Steel: La película de Superman más extraña que el tiempo no ha perdonado
Una propuesta diferente en el universo de Superman
En una época donde los superhéroes dominaban las páginas de los cómics y poco a poco ganaban terreno en el cine, DC Comics rompió esquemas con un giro inesperado: la muerte de Superman. Esta impactante historia abrió un vacío de poder único, presentando a cuatro personajes distintos que intentaban tomar el relevo: Steel, Cyborg Superman, El Erradicador y Superboy. Sin embargo, solo uno de ellos logró protagonizar una película en live-action, y esa fue la historia de Steel.
El filme protagonizado por Shaquille O’Neal, una figura imponente dentro y fuera de las pantallas por su carrera en la NBA, se lanzó con grandes expectativas pero terminó siendo uno de los experimentos más controvertidos y poco convencionales dentro del canon de DC. La película se ambienta en Los Ángeles y aborda la lucha de John Henry Irons, un ingeniero y fabricante de armas que decide combatir el crimen cuando descubre que sus propias creaciones están en manos equivocadas.
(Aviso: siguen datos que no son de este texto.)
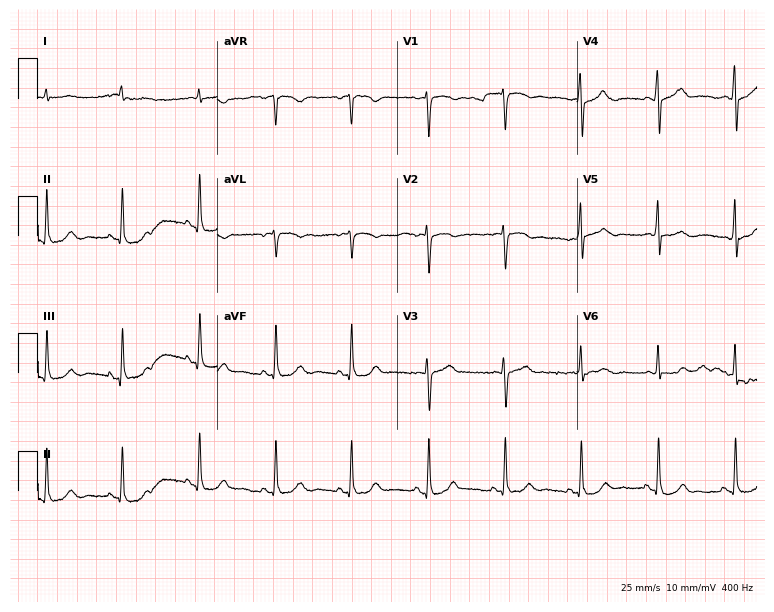
12-lead ECG from a male patient, 77 years old. No first-degree AV block, right bundle branch block, left bundle branch block, sinus bradycardia, atrial fibrillation or sinus tachycardia recorded for this tracing. Findings outside these six are not listed.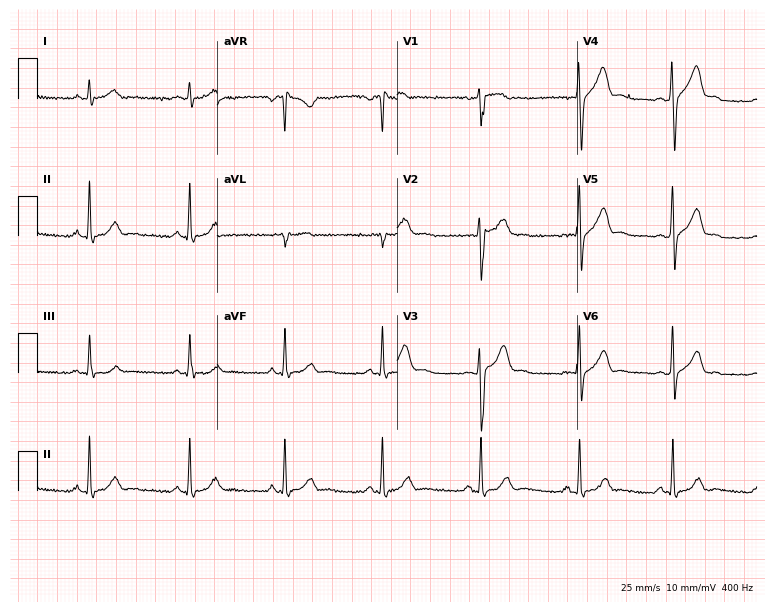
12-lead ECG from a 35-year-old male. Recorded interpretation: within normal limits.

Un Superman sin la capa ni el escudo icónico
El enfoque de Steel se distancia radicalmente de la tradición superheroica de DC. A diferencia del John Henry Irons de las historietas, que crea una armadura estilizada y con el emblemático símbolo de Superman en el pecho para honrar al Hombre de Acero, la versión cinematográfica abandona ese icono al que todos están acostumbrados. Sin capa, sin la letra “S”, y con una armadura que recuerda más a un caballero medieval que a un héroe inspirado en Superman, esta interpretación optó por una estética mucho más realista y cotidiana.
Esta decisión, lejos de enriquecer la narrativa, generó una desconexión notable con los fanáticos y con el material original. El guion, que evita cualquier referencia directa al universo DC más amplio o al propio Superman, entrega una historia que se siente aislada, como si pretendiera funcionar como un thriller de acción genérico. El director Kenneth Johnson, conocido por su trabajo en series como The Incredible Hulk y The Bionic Woman, mencionó que su principal intención era alejarse de lo “infantil” y los “trajes ridículos” del género para crear algo más serio y enfocado en la realidad, pero el resultado fue una película que alienó a ambos públicos: los seguidores de los cómics y los amantes del cine de acción.
Producción complicada y resultados decepcionantes
La presencia de Shaquille O’Neal, aunque llamativa, también presentó retos logísticos sustanciales, ya que sus compromisos deportivos y entrenamientos para eventos como los Juegos Olímpicos complicaron el calendario de rodaje. A su lado, el reparto incluía a Ray J como su joven protegido y al actor Judd Nelson como el antagonista, además de una banda sonora que mezclaba talentos como KRS-One e Ice Cube, buscando recrear un ambiente urbano y contemporáneo.
A pesar de estos elementos interesantes, Steel no logró conectar con la audiencia ni con la crítica, recaudando solo una fracción de su presupuesto y acumulando puntuaciones críticas y de espectadores muy bajas. Con el paso de los años, el filme ha sido visto como un ejemplo de cómo una película basada en un personaje tan relevante podría perderse al ignorar o desnaturalizar su esencia original y simbólica.
Un experimento fallido con lecciones valiosas
Cuando pensamos en adaptaciones de cómics exitosas, se puede observar que reconocer y respetar las raíces y la mitología del personaje es crucial para captar la fascinación del público. En contraste, Steel muestra las complicaciones de apostarle a una historia desvinculada y que intenta modernizar a un héroe sin capitalizar lo que lo hace especial.
Afortunadamente, en la actualidad, el universo cinematográfico de DC ha aprendido a integrar mejor la profundidad de sus personajes, conectándolos con sus historias y símbolos icónicos. La película de Steel permanece, sin embargo, como una curiosidad histórica que ilustra los riesgos de alejarse demasiado de la esencia de los personajes a la hora de llevarlos a la gran pantalla.